What is required: Exclude any images and output the remaining records exactly.

******

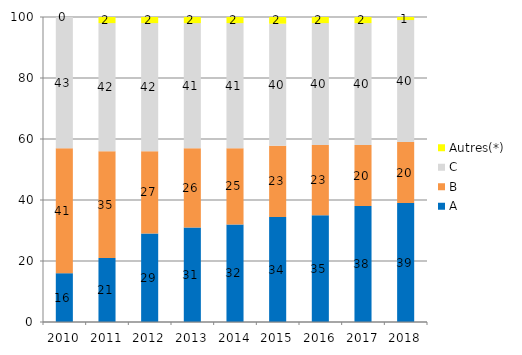
| Category | A | B | C | Autres(*) |
|---|---|---|---|---|
| 2010.0 | 16 | 41 | 43 | 0 |
| 2011.0 | 21 | 35 | 42 | 2 |
| 2012.0 | 29 | 27 | 42 | 2 |
| 2013.0 | 31 | 26 | 41 | 2 |
| 2014.0 | 32 | 25 | 41 | 2 |
| 2015.0 | 34.4 | 23.4 | 40 | 2.2 |
| 2016.0 | 35 | 23 | 40 | 2 |
| 2017.0 | 38 | 20 | 40 | 2 |
| 2018.0 | 39 | 20 | 40 | 1 |
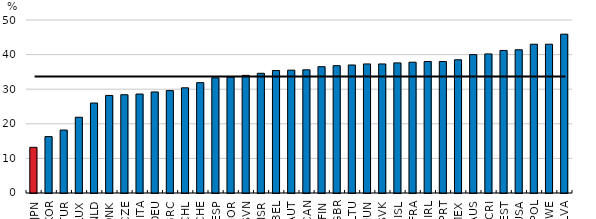
| Category | Country |
|---|---|
| JPN | 13.2 |
| KOR | 16.3 |
| TUR | 18.2 |
| LUX | 21.9 |
| NLD | 26 |
| DNK | 28.2 |
| CZE | 28.4 |
| ITA | 28.6 |
| DEU | 29.2 |
| GRC | 29.6 |
| CHL | 30.4 |
| CHE | 31.9 |
| ESP | 33.3 |
| NOR | 33.5 |
| SVN | 34 |
| ISR | 34.6 |
| BEL | 35.4 |
| AUT | 35.5 |
| CAN | 35.6 |
| FIN | 36.5 |
| GBR | 36.8 |
| LTU | 37 |
| HUN | 37.3 |
| SVK | 37.3 |
| ISL | 37.6 |
| FRA | 37.8 |
| IRL | 38 |
| PRT | 38 |
| MEX | 38.5 |
| AUS | 40 |
| CRI | 40.2 |
| EST | 41.2 |
| USA | 41.4 |
| POL | 43 |
| SWE | 43 |
| LVA | 45.9 |
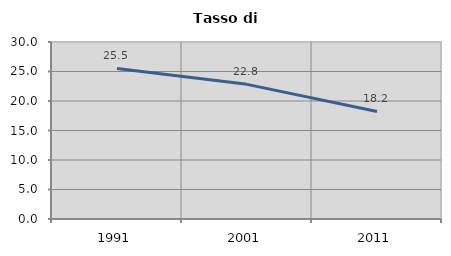
| Category | Tasso di disoccupazione   |
|---|---|
| 1991.0 | 25.526 |
| 2001.0 | 22.823 |
| 2011.0 | 18.234 |

******

Output for this exercise:
| Category | A | B | C | Autres(*) |
|---|---|---|---|---|
| 2010.0 | 16 | 41 | 43 | 0 |
| 2011.0 | 21 | 35 | 42 | 2 |
| 2012.0 | 29 | 27 | 42 | 2 |
| 2013.0 | 31 | 26 | 41 | 2 |
| 2014.0 | 32 | 25 | 41 | 2 |
| 2015.0 | 34.4 | 23.4 | 40 | 2.2 |
| 2016.0 | 35 | 23 | 40 | 2 |
| 2017.0 | 38 | 20 | 40 | 2 |
| 2018.0 | 39 | 20 | 40 | 1 |
| Category | Country |
|---|---|
| JPN | 13.2 |
| KOR | 16.3 |
| TUR | 18.2 |
| LUX | 21.9 |
| NLD | 26 |
| DNK | 28.2 |
| CZE | 28.4 |
| ITA | 28.6 |
| DEU | 29.2 |
| GRC | 29.6 |
| CHL | 30.4 |
| CHE | 31.9 |
| ESP | 33.3 |
| NOR | 33.5 |
| SVN | 34 |
| ISR | 34.6 |
| BEL | 35.4 |
| AUT | 35.5 |
| CAN | 35.6 |
| FIN | 36.5 |
| GBR | 36.8 |
| LTU | 37 |
| HUN | 37.3 |
| SVK | 37.3 |
| ISL | 37.6 |
| FRA | 37.8 |
| IRL | 38 |
| PRT | 38 |
| MEX | 38.5 |
| AUS | 40 |
| CRI | 40.2 |
| EST | 41.2 |
| USA | 41.4 |
| POL | 43 |
| SWE | 43 |
| LVA | 45.9 |
| Category | Tasso di disoccupazione   |
|---|---|
| 1991.0 | 25.526 |
| 2001.0 | 22.823 |
| 2011.0 | 18.234 |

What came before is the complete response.